A Cramp In My Style

Posted: February 1, 2011 in Injuries and Owies, Swim, Training
Tags: , , ,
  • Long Swim – Endurance 4 (click to see stats)
  • 1900 m (50:11)
  • Avg. Heart Rate = 136 bpm
  • Max. Heart Rate = 157 bpm
  • Calories = 589

So ¾ through my swim workout this evening I fell victim to the mother of all cramps; a total seizure of the muscle from my ankle to the top of my right calf.  Needless to say that my workout was cut a bit short – only a half a kilometer to be exact – but still, what the fuck?  I’ve had minor cramping issues before, but nothing like this.  Furthermore, I’ve had no injury issues up until this point this year so this was a bit of an added wake up call.

Upon getting home I immediately began Googling ‘calf cramps’, specifically during swimming, and discovered that there may be a few issues happening with me.  I learned that the whole issue of cramping in the water may be summed up simply by the inappropriate action of plantar flexing your foot which is something we learned as children during our swimming lessons.  I remember my swimming instructor at the community pool, probably not a day over 17 herself, instructing me to “point my toes” when I kick.  Not bad instruction per se, but the problem with pointing your toes as a deliberate (or even unconscious) action, however, is that it remains the primary reason behind the cramp that many triathletes experience at swim practice. The fact of this matter is that if we simply allow our feet to flick around as we kick, the ankles will actually pull back into this correct position automatically. And even more importantly, when relaxed the toes will pull the foot back into the correct position without tension, ie correct kicking action, less energy.

Cramps (for me anyway), tend to occur after pushing off the wall and then sprinting (as was the case tonight, leaving me in the middle of the pool fighting to stay afloat while supporting my paralyzed leg).  The explosive and repeated plantar flexing action of my ankles (eg. when sprinting) can quickly sneak up on the body causing tightness and finally cramp. No fun – let me tell you!  Commonly, there are three main areas where a cramp may choose to set up shop, and it should be no wonder that all 3 of those areas pull with muscle contractions upon one other when you point your toes; the calf (most common), the arch of the foot (I’ve also experienced this), and the toes.  But regardless of where it occurs, what do I do about it as I hate the frustrating feeling of having to quit a workout for any reason.
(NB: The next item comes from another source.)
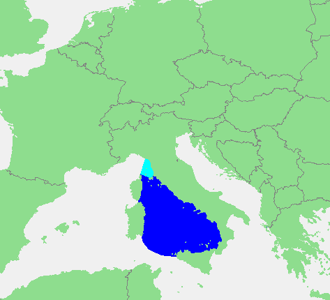 In dutch: Locatie Tyrreense Zee.PNG

1. Electrolyte Imbalance – Before I hopped into the pool tonight, I also completed a 45 minute spin class, participated in a 45 minute yoga session and then stayed for an extra 20 minute core session until the lane swim started.  In other words, I had already sweated out a lot of salt and water out of my body putting my electrolyte balance all off-kilter before I even started my swim workout.  Coupled with the fact that I have never been a super-hydrator at the best of times, this then could have completely engineered my ultimate Waterloo tonight in the pool.  Fortunately, the solution is relatively simple:  hydrate more, you jackass!  Okay, done.

2. Tight ankles – As I’ve never been a great kicker while swimming anyway, my range of motion in my ankle may be very limited.  But as I improve the range of movement that my ankle has, so will kicking be that much easier (I hope). In the meantime, to assist with this current lack of flexibility I can further stretch my ankle by regularly sitting on top of them (heels together).  No problem – I can add this to my regular yoga sessions.  Done.

3. Insufficient intake of magnesium – Magnesium has been used widely for clinical manifestation of muscle cramps, with good success. Research has shown that it is not just deficient individuals that benefit from supplementation; rather it has been hypothesized that everyone can benefit from its ability to stabilize cellular membranes. Magnesium is critical to cellular functioning in terms of energy production, cell reproduction, and protein formation. It is essential for energy production. Magnesium is also pivotal to maintain control of the sodium and potassium pump.  I don’t really want to have to become reliant on supplements if I can help it, however, I can increase the amount of magnesium rich foods in my diet like artichokes, almonds, cashews, pumpkin seeds, black beans, halibut, and oat bran (God help me) among others. Worse comes to worse – I can bite the bullet and purchase an added magnesium supplement. Whatever the case, I should cognizant to consume approximately 800-1200-milligrams per day, careful not exceed that as magnesium can also cause you to develop diarrhea, and that’s a whole other world of swim issues that I don’t care to discover.

 

Action Plan:

 

1)      Drink more water. Keep a liter water bottle at my desk at work and see that it gets finished each and every day before leaving for home.  Likewise, hydrate more while exercising.

2)      Improve ankle flexibility. Add stretching out my ankles to my regular yoga sessions, or even while at home in front of the television after my long runs/rides/whatever.

3)      More magnesium.  Begin accounting for approximately 800-milligrams of magnesium into my diet.  I can add pumpkin seeds to my salads, ground almonds to my protein smoothies, have some steamed broccoli for afternoon snacks, etc.